Dengan didampingi oleh pengacaranya, dua korban yang berusia 18 tahun dan 20 tahun ikut dihadirkan dalam pengumpulan data di TKP tersebut. Oleh penyidik, dua korban masing-masing diminta menjelaskan secara detail peristiwa pencabulan yang menimpa mereka.

Cek TKP dilaksanakan di tiga tempat kejadian, yaitu di SD Mulo Baru yang berada di jalan Wonosari-Baron Kalurahan Mulo Kapanewon Wonosari. Kemudian di Masjid Al Ikhlas Mulo, dan juga di Kali Gowang Kalurahan Sodo, Kapanewon Paliyan.

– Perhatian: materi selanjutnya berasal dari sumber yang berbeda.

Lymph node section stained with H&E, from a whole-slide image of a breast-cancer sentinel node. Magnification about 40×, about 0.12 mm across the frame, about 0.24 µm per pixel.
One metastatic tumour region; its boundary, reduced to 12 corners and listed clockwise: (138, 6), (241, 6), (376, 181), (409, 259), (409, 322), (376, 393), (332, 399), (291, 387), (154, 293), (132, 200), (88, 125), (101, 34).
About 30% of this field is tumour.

Cek TKP pertama dilaksanakan di kompleks SD N Mulo Baru, korban yang berumur 18 tahun, dengan didampingi oleh penyidik kemudian menunjukkan titik-titik tempat dimana kejadian pencabulan terjadi. Tempat tersebut di antaranya di depan kantor Kepala Sekolah dan ruang perpustakaan, tempat yang dijadikan tempat menginap terduga pelaku bersama istri, kemudian ruang guru, toilet hingga gudang yang berada di kompleks SD tersebut.

Cek lokasi selanjutnya adalah di kompleks Masjid Al Ikhlas Mulo, kedua korban juga terlihat menjelaskan lokasi lokasi yang dijadikan tempat memulai ritual khusus sebelum kemudian mereka melanjutkan ke kali Gowang, dimana pencabulan salah satu korban terjadi.

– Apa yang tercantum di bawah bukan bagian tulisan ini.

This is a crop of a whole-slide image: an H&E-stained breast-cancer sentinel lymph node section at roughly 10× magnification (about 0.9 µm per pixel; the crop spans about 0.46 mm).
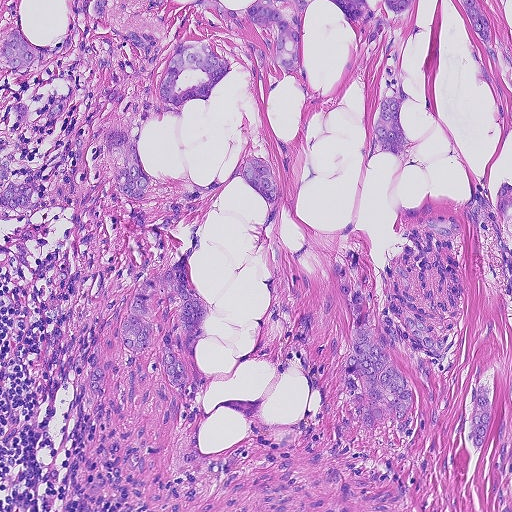
Four metastatic tumour regions, each outlined as a closed clockwise path in crop pixels (x, y), largest first: region 1: (77, 0), (159, 0), (149, 90), (192, 36), (231, 65), (140, 131), (148, 174), (212, 182), (263, 154), (294, 225), (367, 258), (381, 308), (400, 208), (461, 217), (458, 348), (492, 386), (474, 469), (466, 384), (396, 347), (418, 436), (358, 437), (335, 278), (238, 178), (187, 258), (196, 344), (169, 300), (178, 402), (156, 340), (120, 347), (102, 408), (85, 394), (151, 265), (133, 198), (104, 182), (2, 216), (0, 19), (50, 46); region 2: (320, 0), (416, 0), (405, 22), (398, 68), (406, 95), (412, 98), (399, 106), (404, 137), (419, 143), (403, 166), (392, 156), (376, 158), (363, 165), (359, 151), (375, 125), (380, 110), (385, 44), (364, 48), (339, 8); region 3: (208, 0), (232, 4), (254, 0), (318, 0), (304, 15), (301, 36), (306, 76), (284, 77), (272, 59), (272, 37), (250, 30), (228, 30), (210, 17), (198, 12); region 4: (453, 0), (508, 0), (508, 12), (511, 25), (511, 65), (490, 62), (479, 52), (474, 37).
One more small tumour piece is annotated here but not outlined.
Tumour covers about 35% of the frame.

Ipda Ibnu melanjutkan, pihaknya telah melakukan gelar perkara berkaitan dengan dugaan pencabulan oleh oknum guru mengaji tersebut. Dalam gelar perkara tersebut, pihaknya lantas menaikkan status kasus pencabulan ini ke penyidikan.

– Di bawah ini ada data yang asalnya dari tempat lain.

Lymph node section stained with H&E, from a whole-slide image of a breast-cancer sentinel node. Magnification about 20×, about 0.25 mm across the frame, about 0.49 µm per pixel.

“Kita tingkatkan menjadi penyidikan dari penyelidikan,”tutur dia mewakili Kanit PPA yang tengah melakukan diklat di Semarang, Senin (11/10/2021).

“Dalam penyidikan kasus, kita memang harus cek TKP bersama korban, karena yang mengetahui peristiwanya adalah mereka,” imbuh Ibnu lagi di sela-sela cek TKP.

Disinggung soal penetapan status tersangka, Ibnu menyatakan, bahwa sampai saat ini pihaknya terus mengumpulkan data data baik dari keterangan saksi dan juga pelaku.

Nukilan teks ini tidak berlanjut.